14880 posts in 1200 days


#14 posted 718 days ago

I just sold a decent #7 here for $70. It would have done what you wanted. I’ve got several #4, #5 and I think there’s a Union #6 listed.

I hate changing blades. It drives me nuts, and I don’t understand why people do it for the price of vintage stanley planes. That’s my opinion, and we all work different, so I’m not judging others, I’m stating when I work, I want to grab a plane and use it.

Dave and others above gave some good advice. If you can only afford 1 veritas plane, then buy 3 vintage stanley’s.

-- Master hand plane hoarder. - http://timetestedtools.com

View Brett's profile

Brett

621 posts in 1315 days


#15 posted 718 days ago

I think camber is important when a jack plane is used to reduce the thickness of a board. If you use a jack plane like a jointer or smoother, it probably doesn’t matter.

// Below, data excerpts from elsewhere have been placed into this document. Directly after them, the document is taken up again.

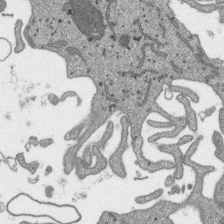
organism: Human
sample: Lung epithelial cells infected with SARS-CoV-2
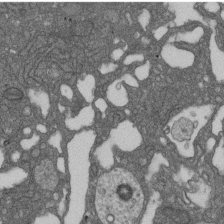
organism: Drosophila
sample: Nephrocyte
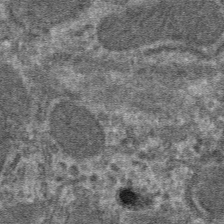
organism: Mouse
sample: Mouse hepatocytes
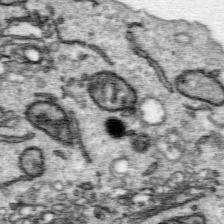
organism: Human
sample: HeLa cells
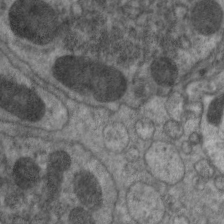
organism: C. elegans
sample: Pharynx
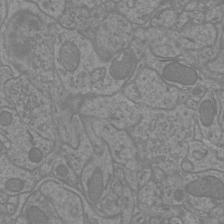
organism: Mouse
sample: Cortical neurons
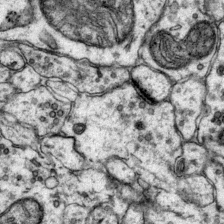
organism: Mouse
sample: Primary visual cortex
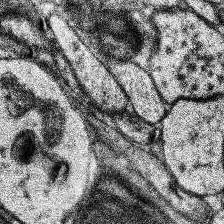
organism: Human
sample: Temporal Lobe
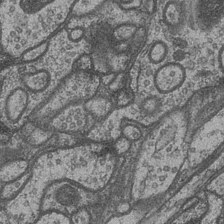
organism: Drosophila
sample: Optic medulla
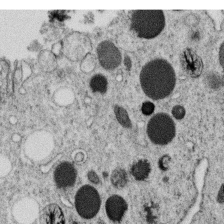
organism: C. elegans
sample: C. elegans oocyte; sperm cells
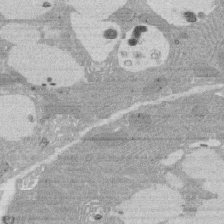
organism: Rat
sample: Salivary granule
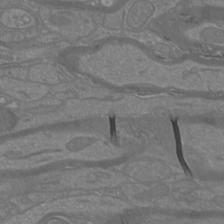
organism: Mouse
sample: Cortical neurons
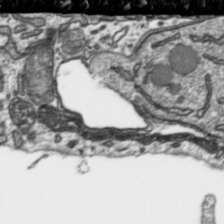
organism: Toxoplasma gondii
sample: Parasites in a vacuole inside a host cell
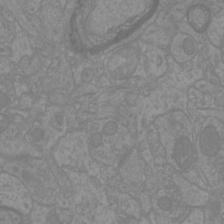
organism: Mouse
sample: Cortical neurons
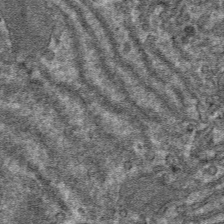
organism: Mouse
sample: Mouse hepatocytes
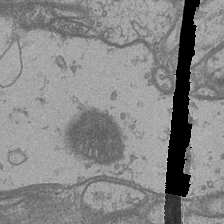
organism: Drosophila
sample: Optic medulla
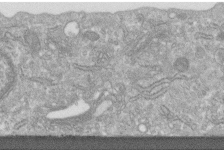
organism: Human
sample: Centriole in fibroblast cells
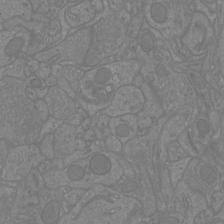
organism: Mouse
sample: Cortical neurons
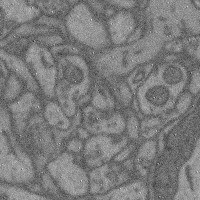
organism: Mouse
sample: Cerebral cortex
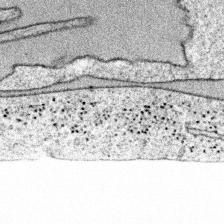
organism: Human
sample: HeLa cells
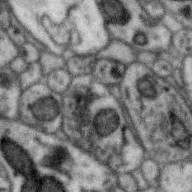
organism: Zebra finch
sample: Brain
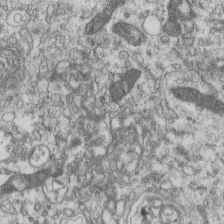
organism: Mouse
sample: Centriole in ependymal cells
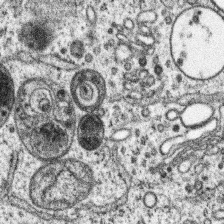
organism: Human
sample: HeLa cells
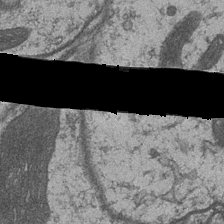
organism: Drosophila
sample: Optic medulla
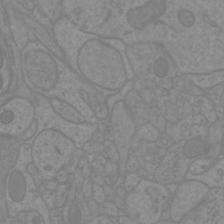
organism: Mouse
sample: Cortical neurons
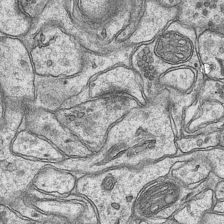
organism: Mouse
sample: CA1 Hippocampus
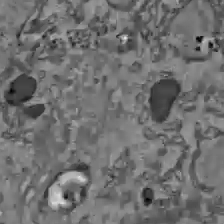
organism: C57BL Mouse
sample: Liver
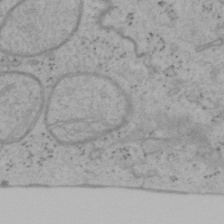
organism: Human
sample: HeLa cells
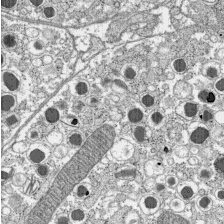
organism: C57BL Mouse
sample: Pancreatic islet
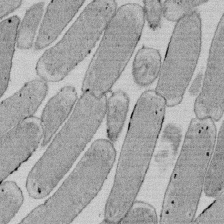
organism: E. coli
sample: Bacterial nucleoid
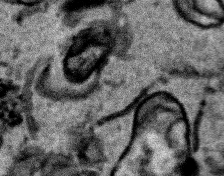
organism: Human
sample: Mitochondria in HCT116 cells
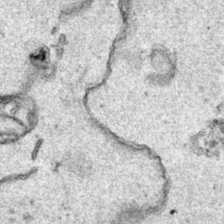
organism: Human
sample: Mitochondria in HCT116 cells
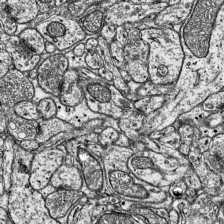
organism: Mouse
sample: Visual Cortex
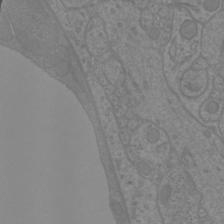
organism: Mouse
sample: Cortical neurons
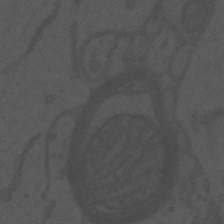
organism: Mouse
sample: Suprachiasmatic nucleus
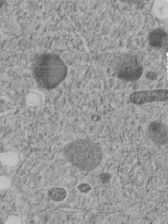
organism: C. elegans
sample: C. elegans embryo early stage
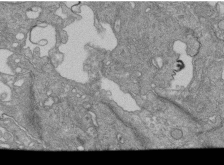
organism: Human
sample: Retinal organoid Rod and Cone cells
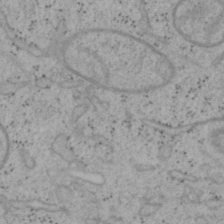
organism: Human
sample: HeLa cells
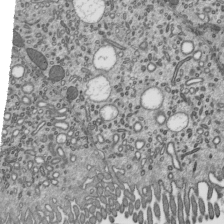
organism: Mouse
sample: Mouse epididymis efferent ductule cilia
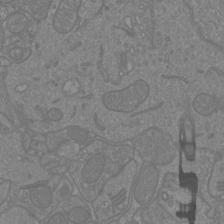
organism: Mouse
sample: Cortical neurons
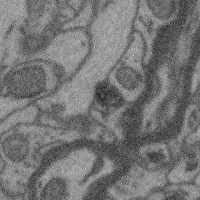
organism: Mouse
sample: Cerebral cortex
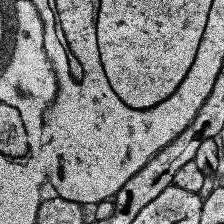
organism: Human
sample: Temporal Lobe
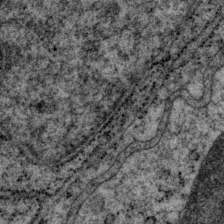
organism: P. pacificus
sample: Pharynx
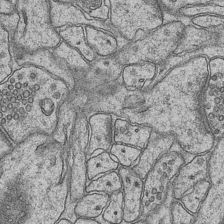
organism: Mouse
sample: CA1 Hippocampus
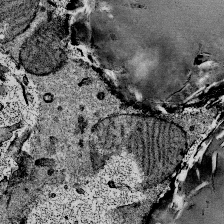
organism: Mouse
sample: Mouse Salivary gland
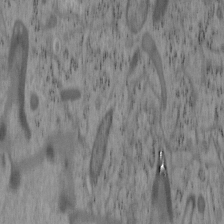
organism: Human
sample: HeLa cells
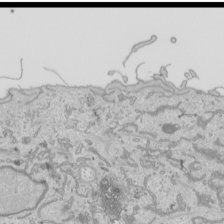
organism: Human
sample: Mitochondria in HCT116 cells
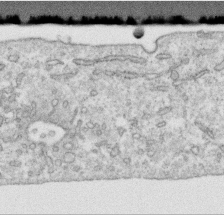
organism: Human
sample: Centriole in RPE cells
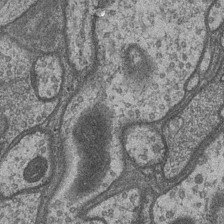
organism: Drosophila
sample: Optic medulla
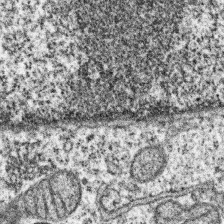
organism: Human
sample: HeLa cells
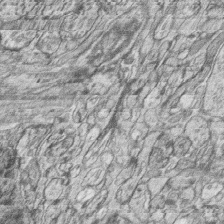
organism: Zebrafish
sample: synaptic ribbons in rod cells and cone cells
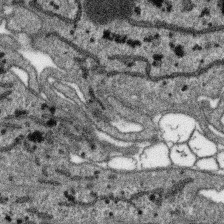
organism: Human
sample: Lung epithelial cells infected with SARS-CoV-2
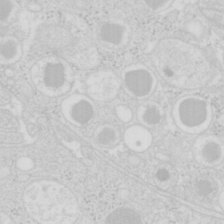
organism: Mouse
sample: Pancreas
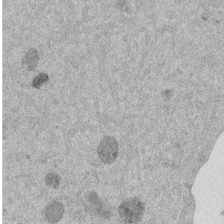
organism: Mouse
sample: Dividing mouse embryo 1 cell stage
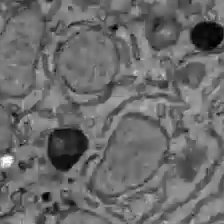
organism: C57BL Mouse
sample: Liver
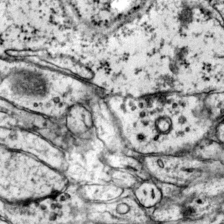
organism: Mouse
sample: Primary visual cortex
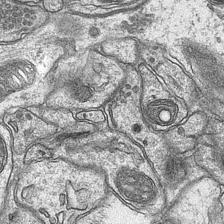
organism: Mouse
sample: CA1 Hippocampus
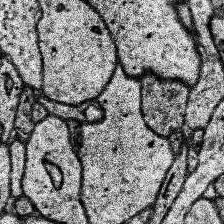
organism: Human
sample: Temporal Lobe
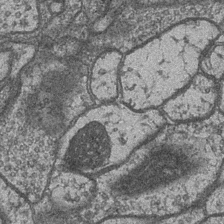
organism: Drosophila
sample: Optic medulla
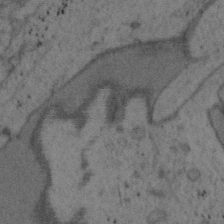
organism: Human
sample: HeLa cells
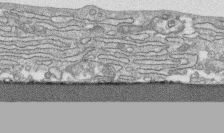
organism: Human
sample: CRL-1474
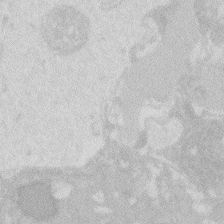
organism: Zebrafish
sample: Macrophage
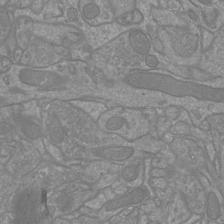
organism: Mouse
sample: Cortical neurons
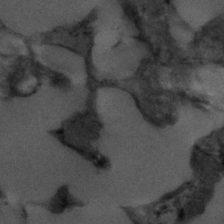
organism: C. elegans
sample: C. elegans embryo
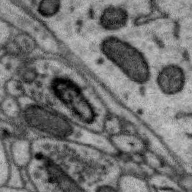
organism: Zebra finch
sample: Brain
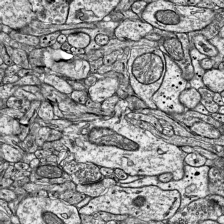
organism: Mouse
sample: Visual Cortex
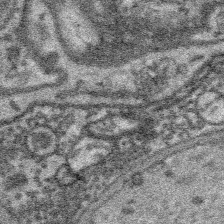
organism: Platynereis dumerilii
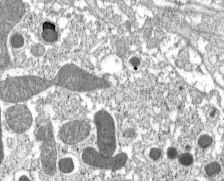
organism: C57BL Mouse
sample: Pancreatic islet
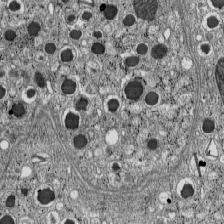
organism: C57BL Mouse
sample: Pancreatic islet
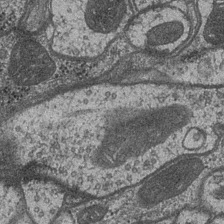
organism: Drosophila
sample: Optic medulla
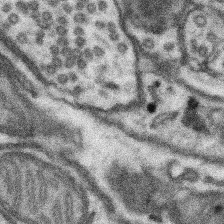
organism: Mouse
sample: Somatosensory cortex neuropil
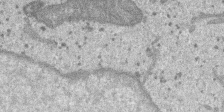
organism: Human
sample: Lung epithelial cells infected with SARS-CoV-2
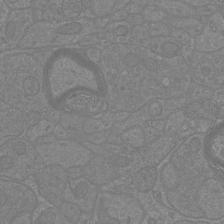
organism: Mouse
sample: Cortical neurons
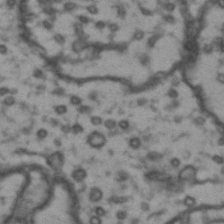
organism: Drosophila
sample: Brain
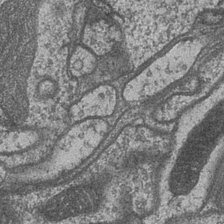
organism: Drosophila
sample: Optic medulla
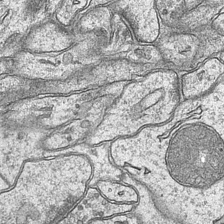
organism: Mouse
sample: CA1 Hippocampus
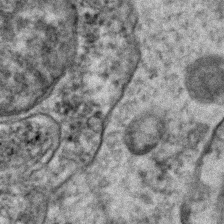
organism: Human
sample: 1205lu cells
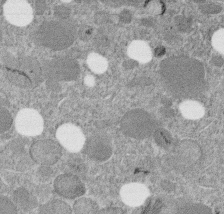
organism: C. elegans
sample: C. elegans embryo early stage
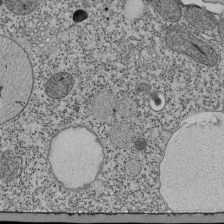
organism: Tetrahymena
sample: Cilia in tetrahymena
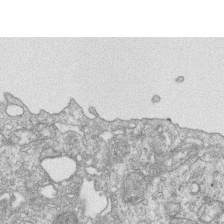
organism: Human
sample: HeLa cell HIV synapse
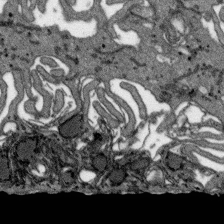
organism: Human
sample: Lung epithelial cells, uninfected (mock) control
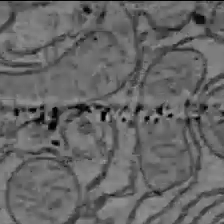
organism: C57BL Mouse
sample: Liver
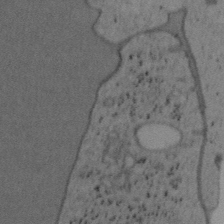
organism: Human
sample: HeLa cells
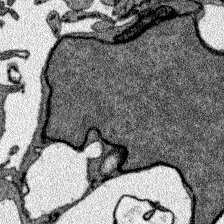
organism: Zebrafish
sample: Larval olfactory bulb
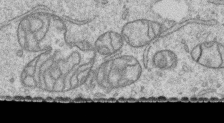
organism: Human
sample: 1205lu cells
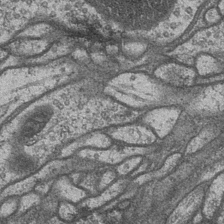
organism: Drosophila
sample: Optic medulla
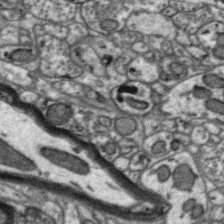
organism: Zebra finch
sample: Brain
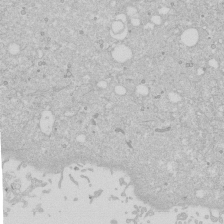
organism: Human
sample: Caco-2 cells
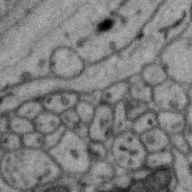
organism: Zebra finch
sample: Brain
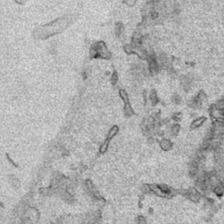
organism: Human
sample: Mitochondria in HCT116 cells
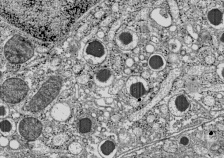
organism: C57BL Mouse
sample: Pancreatic islet
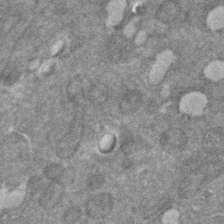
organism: C. elegans
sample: C. elegans embryo
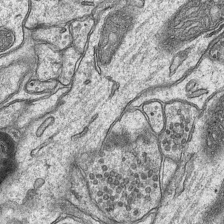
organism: Mouse
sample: CA1 Hippocampus
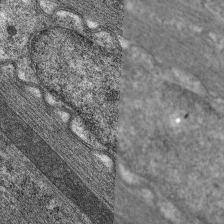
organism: C. elegans
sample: Pharynx
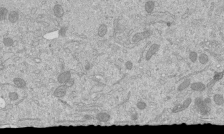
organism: Mouse
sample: ED-1 cell nuclei; centrioles
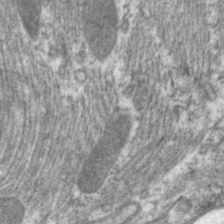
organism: C. elegans
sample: Pharynx
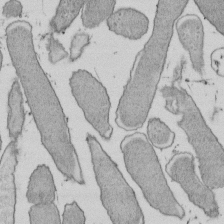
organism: E. coli
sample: Bacterial nucleoid
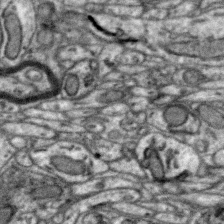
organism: Zebra finch
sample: Brain
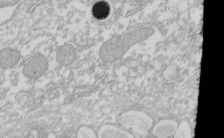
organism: Xenopus
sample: Cilia; centrioles in frog embryo cells
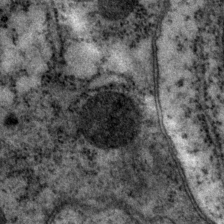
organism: P. pacificus
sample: Pharynx
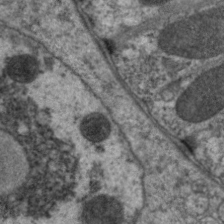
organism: C. elegans
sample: Pharynx
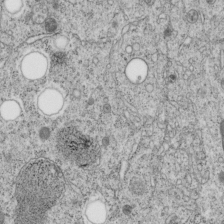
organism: C. elegans
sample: C. elegans embryo early stage
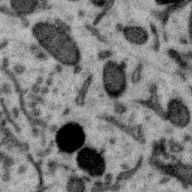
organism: Zebra finch
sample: Brain
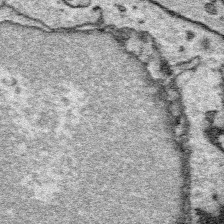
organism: Platynereis dumerilii
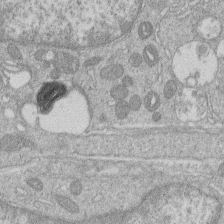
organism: Human
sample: Macrophage cells
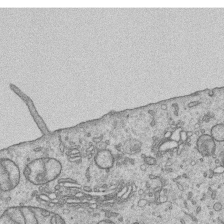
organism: Human
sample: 1205lu cells
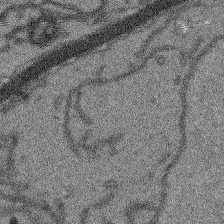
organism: Arabidopsis thaliana
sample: Root tip
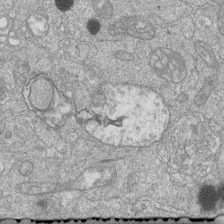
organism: Human
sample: HeLa cell HIV synapse
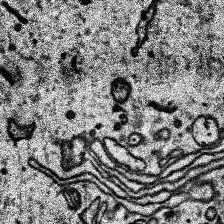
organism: Human
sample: Temporal Lobe
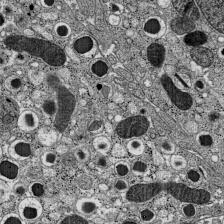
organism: C57BL Mouse
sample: Pancreatic islet
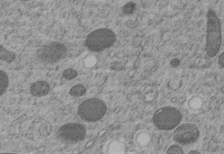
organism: C. elegans
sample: C. elegans embryo early stage
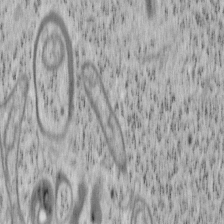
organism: Human
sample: HeLa cells
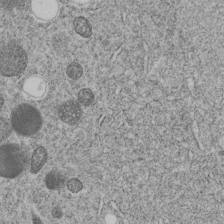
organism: C. elegans
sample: C. elegans embryo early stage
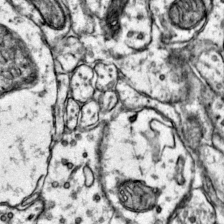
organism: Mouse
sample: Primary visual cortex
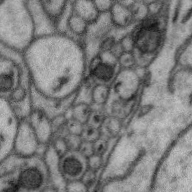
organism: Zebra finch
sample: Brain
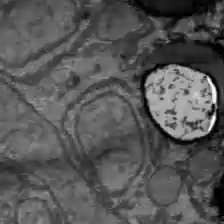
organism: C57BL Mouse
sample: Liver
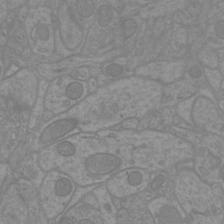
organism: Mouse
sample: Cortical neurons
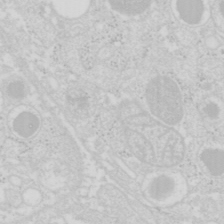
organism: Mouse
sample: Pancreas
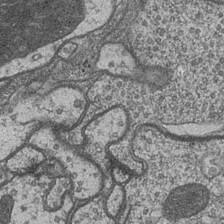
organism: Drosophila
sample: Optic medulla
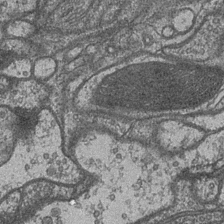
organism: Drosophila
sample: Optic medulla
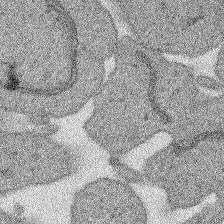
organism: Human
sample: HeLa cells
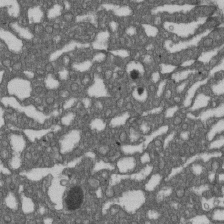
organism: Drosophila
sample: Nephrocyte
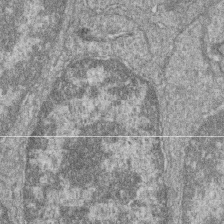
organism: Zebrafish
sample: Cilia; retinal pigment epithelium
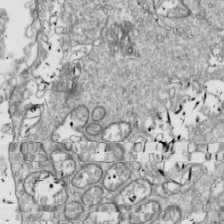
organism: Drosophila
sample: Cell division; meiosis; drosophila spermatocytes
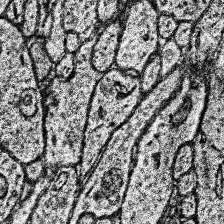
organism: Human
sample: Temporal Lobe
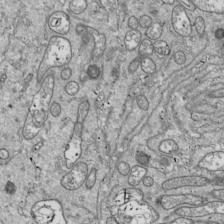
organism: Drosophila
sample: Cell division; meiosis; drosophila spermatocytes

When reducing the thickness of a board, you push the plane either straight across the grain or diagonally across it. The cambered iron works like a cross-cut saw, in that the edges of the iron sever the fibers of the wood rather than shearing them off. If you push a jack plane with a straight iron across a board, the iron will lift and tear the fibers rather than actually cutting them. A cambered iron, whether on a jack plane or a scrub plane, make a lot of sense for planing across the grain.

Camber on a jointer or a smoother helps too, but since these planes are usually pushed along the grain, the camber (or rounded corners) helps to reduce plane tracks rather than to cross-cut the fibers.

-- More tools, fewer machines.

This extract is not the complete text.